◆ **PROVIDED DATA**
──────

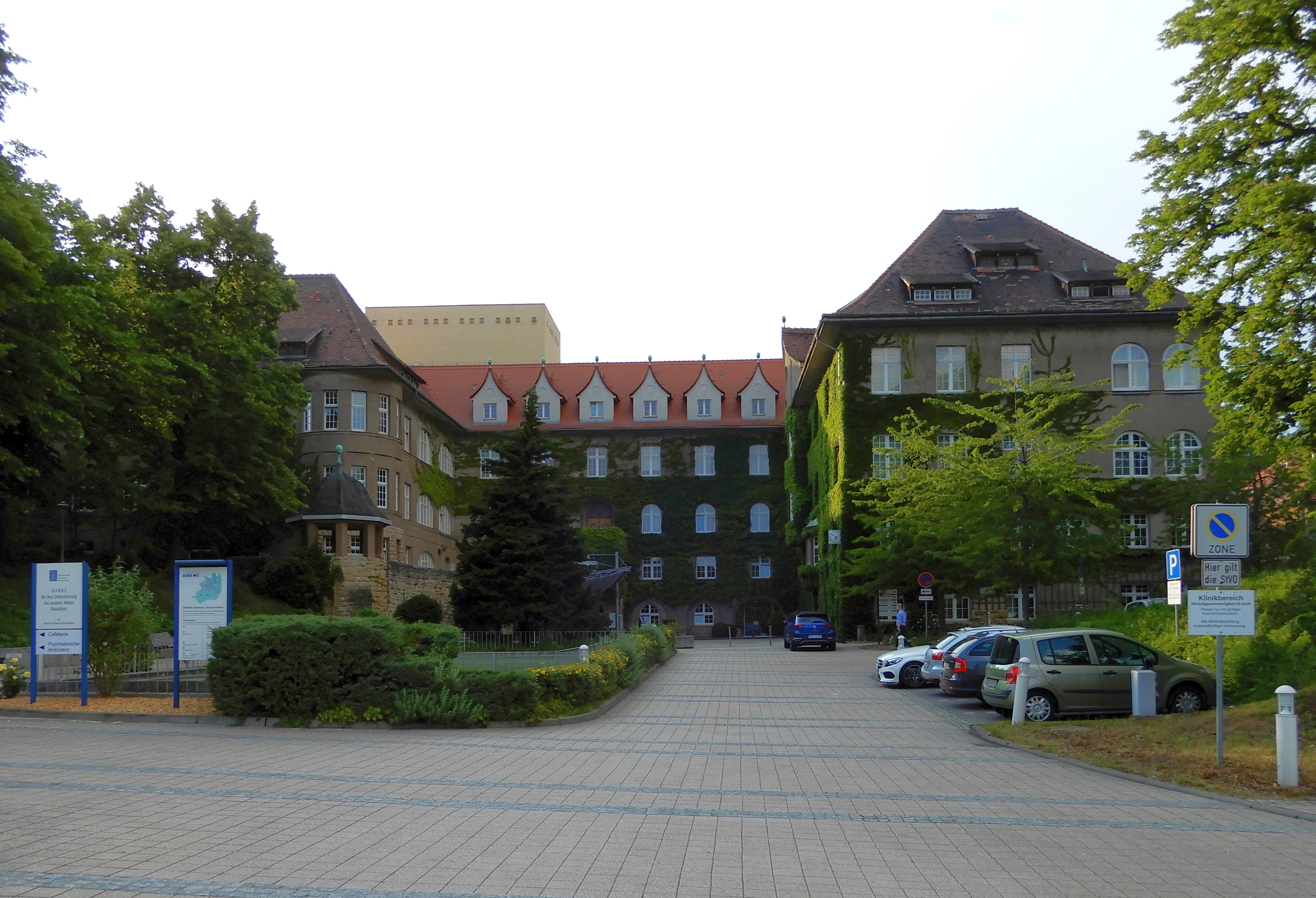 Krankenhaus Eislebener Straße 7a in Aschersleben
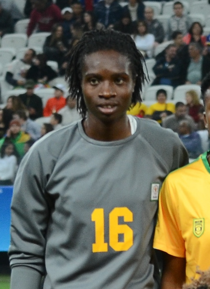 São Paulo - Seleções femininas do Zimbábue e da Alemanha se enfrentam na Arena Corinthians (Rovena Rosa/Agência Brasil)
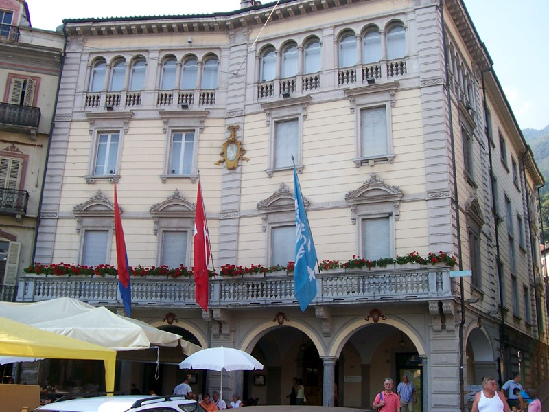 Locarno - Municipio
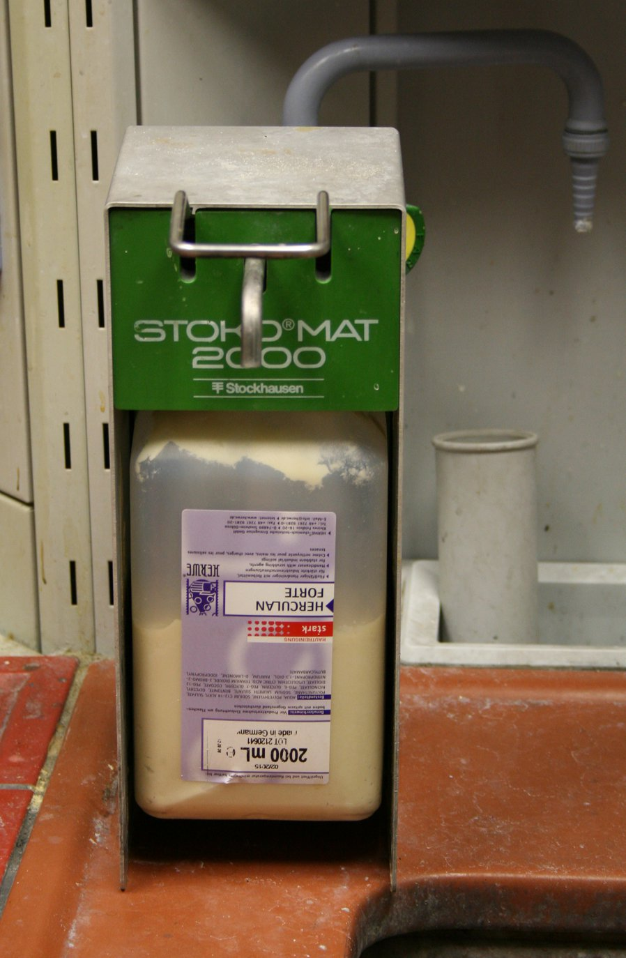 Handwaschpasten-Spender

──────

◆ **WHAT IS NEEDED**
From the line holding "São Paulo - Seleções" to the last line of the listing, please output each line exactly as it stands. Pictures stay out of the copy.

◆ **RESPONSE AREA**
 São Paulo - Seleções femininas do Zimbábue e da Alemanha se enfrentam na Arena Corinthians (Rovena Rosa/Agência Brasil)
 Locarno - Municipio
 Handwaschpasten-Spender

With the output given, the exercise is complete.